There is no point in pulling the SD card out of the board, and inserting it into the card reader of a computer or laptop to write files to the card. This may take too much time. In addition, frequent plug / unplug may break the SD card slot in the card or laptop. I recommend configuring U-BOOT so that the necessary files are downloaded from the network from the TFTP server.

The board has a UART-to-USB connector for connecting it via a USB cable to the developer's computer. I open the terminal program, for example, PUTTY, and turn on the board. We immediately see how the messages from the U-BOOT ran in the terminal. Download can be interrupted if you immediately press any key in the terminal.

I added some variables to the U-BOOT environment:

ethaddr=fe:cd:12:34:56:67 ipaddr=10.8.0.97 serverip=10.8.0.36 xfpga=tftpboot 100 socfpga.rbf; fpga load 0 100 $filesize; run bridge_enable_handoff; tftpboot 100 socfpga.dtb xload=run xfpga; tftpboot 8000 zImage; bootz 8000 – 100

On the computer of the IP developer 10.8.0.36 I installed the TFTP server. In the / tftpboot folder, I store socfpga.rbf (Raw Binary File) - the result of compiling the SoC FPGA project in Quartus Prime. In addition, I also store socfpga.dtb in the same folder - the corresponding Device Tree Blob and Linux kernel zImage file.

Now, when I turn on the power on the board, I immediately interrupt the normal download by pressing any key in the terminal and enter the command:
>run xload

With this command, U-BOOT downloads the necessary files from the TFTP server, initializes the FPGA with the latest compiled image of the project and loads my last zImage. Quick and easy. When I make a change in the FPGA project, I compile the project with a quarter, copy the result to the / tftpboot folder. In the same way, I compile the Linux kernel, I copy the result of the compilation to the / ftfpboot folder. Reboot the board, do a “run xload” and now you can try to debug the new system.

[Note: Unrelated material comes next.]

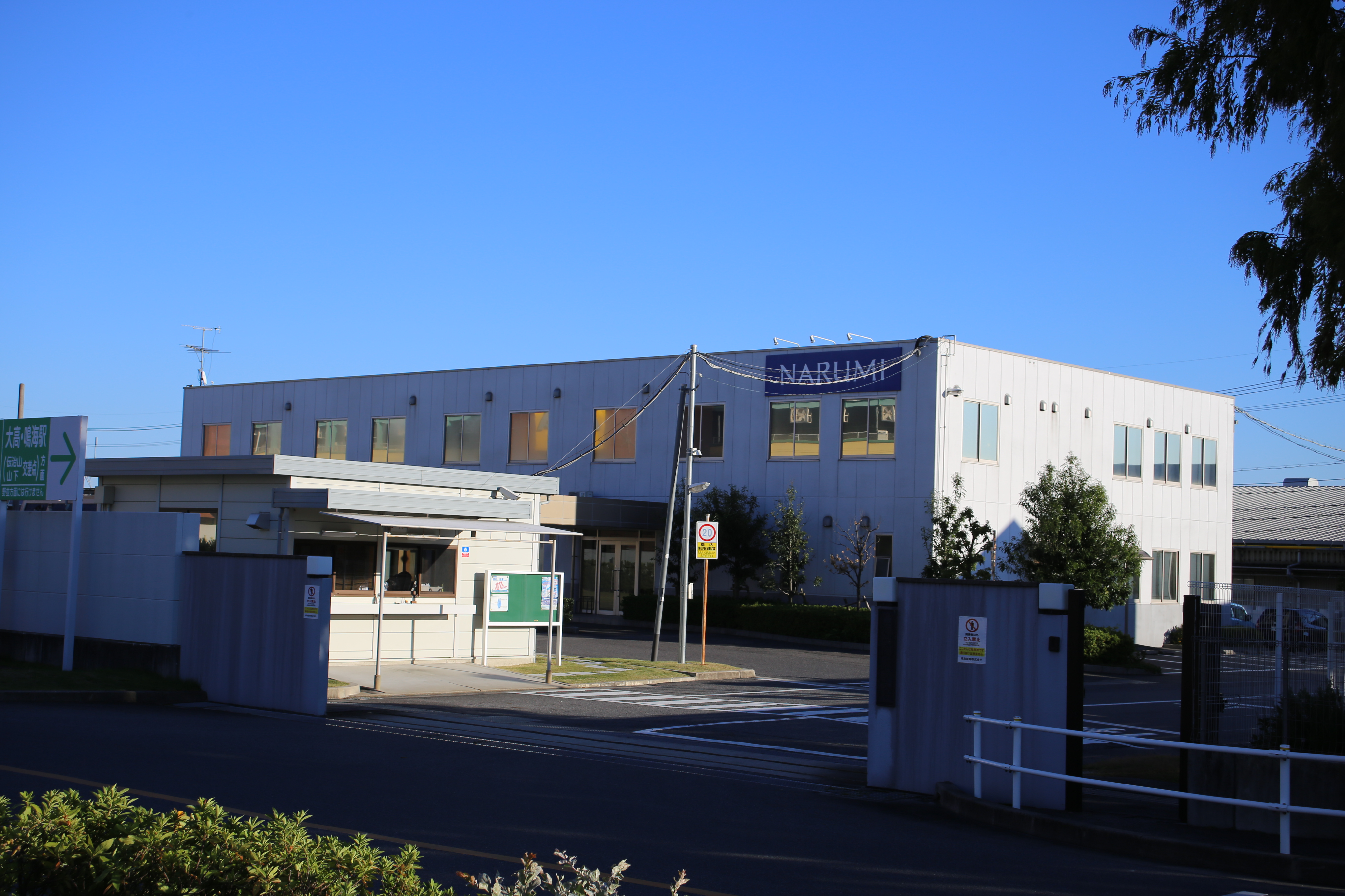 名古屋市緑区鳴海町字伝治山の鳴海製陶本社入口を北西側より撮影

2. Try to find the opensource example of the SoC-HPS project as similar as possible to what you are going to do.

Captain obvious. Of course, a competent engineer can do everything from scratch. However, you can save some time by finding the source of a project similar to the one you are going to do.

The original DE10-Standard_v.1.2.0_SystemCD contains two sample projects for HPS-FPGA. The first project is the DE10_Standard_GHRD, which is a minimal feature, the Linux console, a simple memory-mapped peripheral, such as I / O ports for LEDs, buttons and switches. The second example, DE10_Standard_FB, is more complicated. Here, a framebuffer, a video controller, a device for capturing and decoding a video signal, and a number of other possibilities are already implemented in the FPGA. This allows you to run a full-fledged desktop Linux. If you are satisfied with these examples - then everything is fine, take and use.

Personally, I wanted to find an example using the DMA controller, since I wanted to unload the CPU during data transfer from system memory to FPGA and back from FPGA to system memory. I looked for such an example and found it on the rocketboards site .

An example is actually not very, but at least something, you can try to do something. Cyclone V HPS has a PL330 built-in DMA controller and I would like to try using it. I took the IP crust from the Loopback_FIFO example project and inserted it using the Quartus Prime QSYS into my clone of the DE10_Standard_GHRD project. Unfortunately, I spent a lot of time writing the correct DTS file to my project, the DTS file was not in the sample archive. Also, I did not immediately realize that the Linux kernel already has an example of a DMA driver in arch / arm / mach-socfpga / fpga-dma.c . I realized it was too late when I almost wrote my own driver.

Despite these difficulties, I still advise you to start your development by searching for existing examples, projects and solutions. Find a few examples, choose the best one for you - start with it.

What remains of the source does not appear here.